As I spoke, skyrockets went off at the top of the stairs, exploding as they hit the floor, and sending out a cloud of orange smoke.

“What in hell was
that?”
The shill’s voice was shrill and unnerved. The woman made a sound like a whistling teakettle.

“I’d say you’ve gone a little overboard.” The insect dealer spoke slowly and decisively. “That’s going too far. Sheer paranoia.” He signaled me with his eyes all the while he spoke. I couldn’t get what he had in mind, but he was apparently seeking some sort of carte blanche.

“Relax. Registered crew members will be informed of all booby traps aboard the ship. If necessary, I can turn off the power as a safety precaution.”

I turned around, intending to offer the woman my shoulder again—only to find that the insect dealer had swiftly stepped forward and wrapped his arm around her. She was compliant, showing no signs of resisting. The shill looked away with a faint smile. That was a dirty trick. But
I
was the only one who had the right to put a compress on her ankle.

8
THE WATERY TASTE OF DISAPPOINTMENT
GROWS AS FAMILIAR
AS A PAIR OF OLD SHOES

It was a steep stone staircase, six and a half feet wide, with twenty-three steps in all. The banister was a square-cut log of cryptomeria. At the top, on the right, was a stone pillar some thirty inches square, and in the back a parapet twenty inches high. The bridge (also known as the forward observation deck—my quarters) formed an elongated diamond some 235 square feet in area. The walls were open, balcony style. Living here alone with my imaginary crew, I had taken pleasure in the uninterrupted view, and in the sense of spaciousness (besides, I had foolproof measures in place to guard against surprise attack). But community life, it now struck me, would necessitate the acquisition of heavy curtains.

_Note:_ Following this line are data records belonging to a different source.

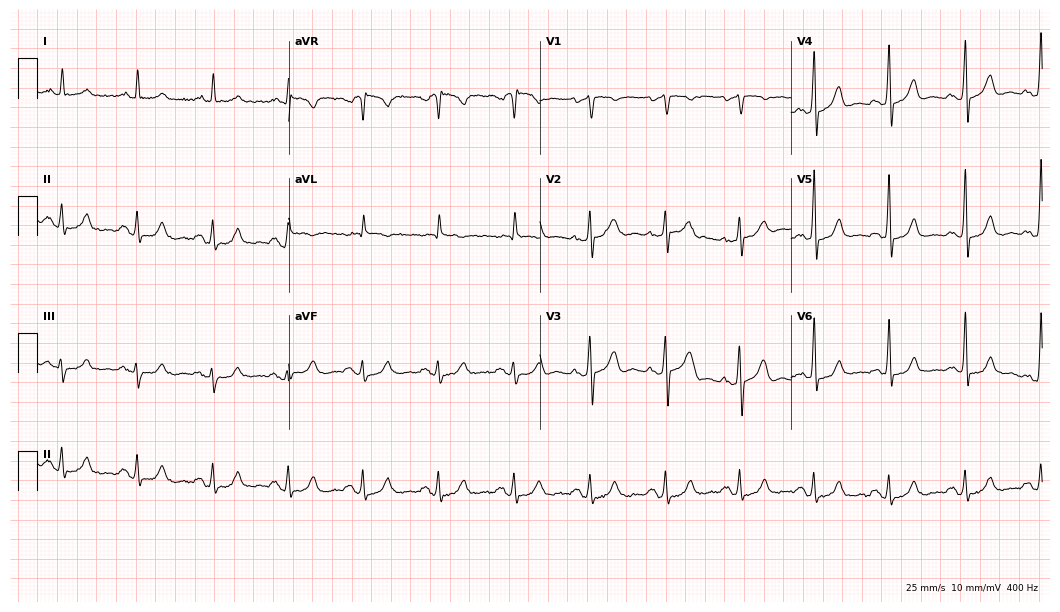
Standard 12-lead ECG recorded from a male patient, 59 years old (10.2-second recording at 400 Hz). Read as a normal ECG.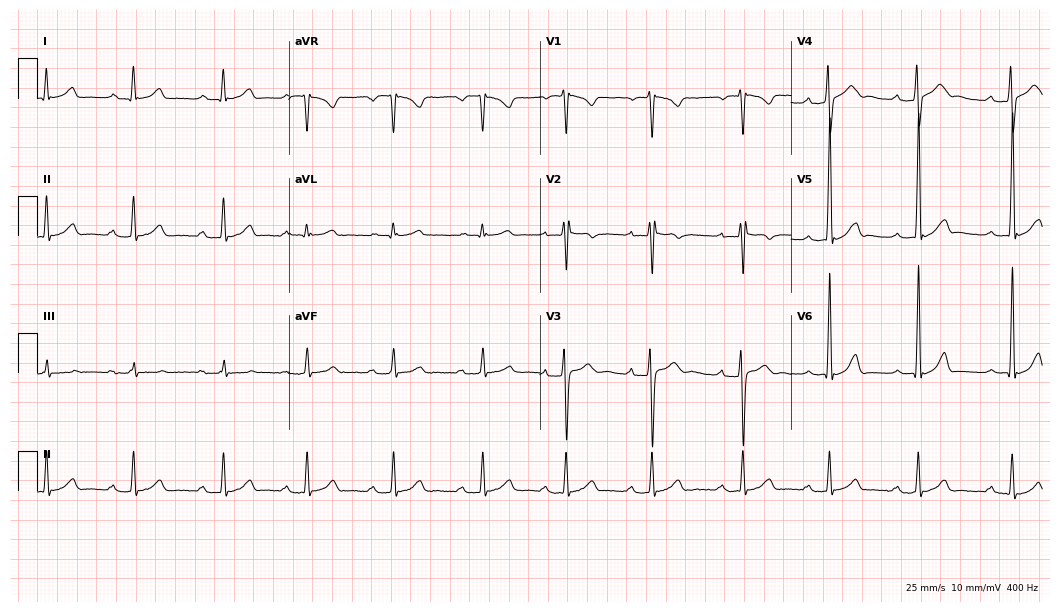
Standard 12-lead ECG recorded from a male patient, 18 years old. The tracing shows first-degree AV block.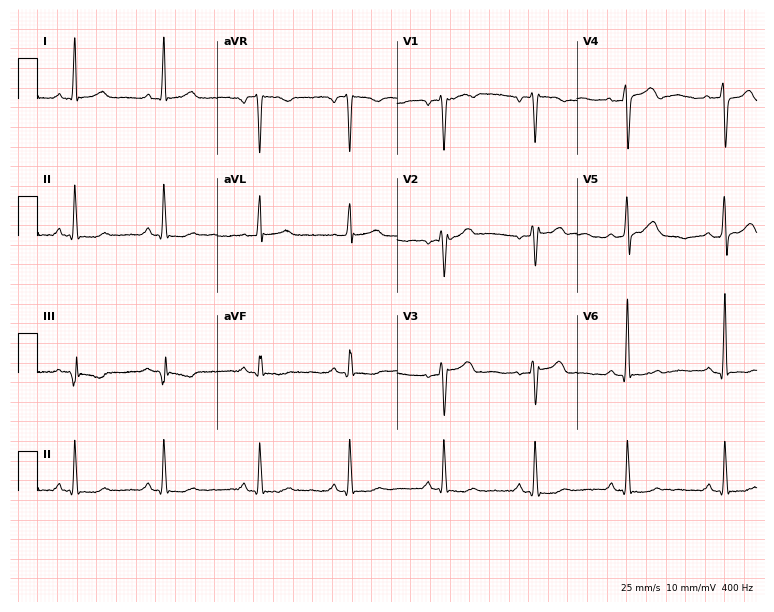
ECG (7.3-second recording at 400 Hz) — a female patient, 51 years old. Labelled as a normal ECG.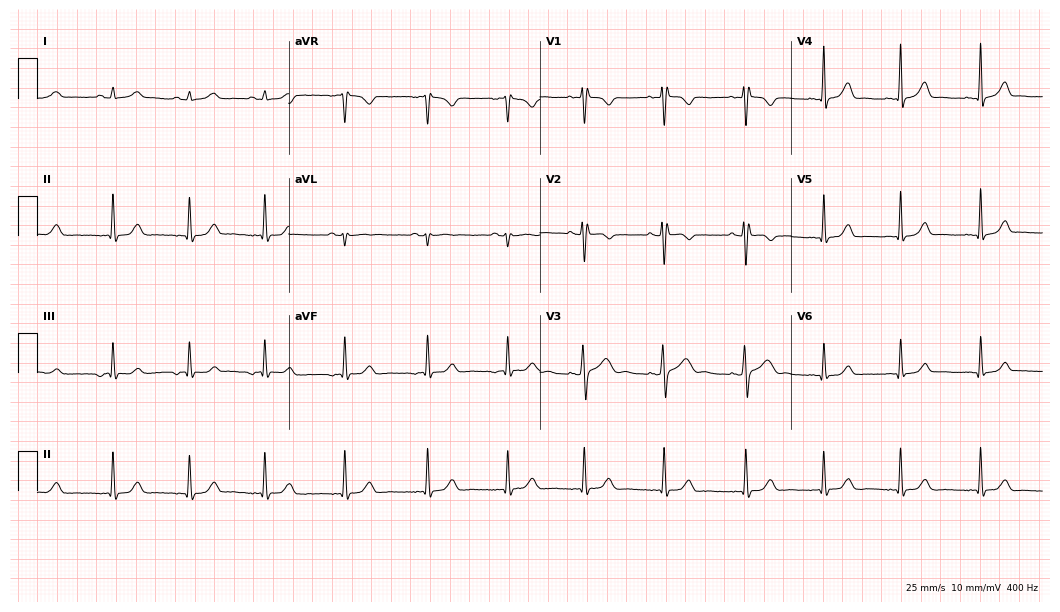
Electrocardiogram, a female patient, 18 years old. Overall reading on record: normal ECG.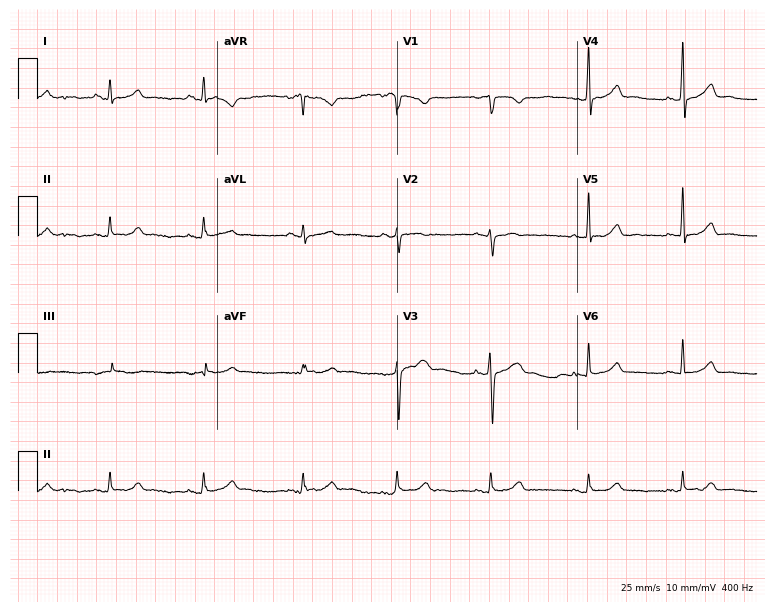
12-lead ECG from a woman, 31 years old (7.3-second recording at 400 Hz). No first-degree AV block, right bundle branch block (RBBB), left bundle branch block (LBBB), sinus bradycardia, atrial fibrillation (AF) or sinus tachycardia recorded for this tracing. Findings outside these six are not listed.

I led the way, followed by the girl on the insect dealer’s arm, with the shill bringing up the rear.

“What a mess!” exclaimed the insect dealer, his voice an unconvincing shriek of dismay. “A junkman’s backyard has nothing on this.”

He needn’t have said anything; I was quite aware of the room’s shocking state. I had not planned on bringing anyone here for some time yet, and so everything was in the same topsy-turvy order as my own brain cells, scarcely fit to withstand the cold scrutiny of outsiders. I gnashed my teeth to think that if only I had known they were coming, I could have straightened things up and made the place more presentable. Both the TV and the stereo were fairly new models, but the effect this might have had was lost.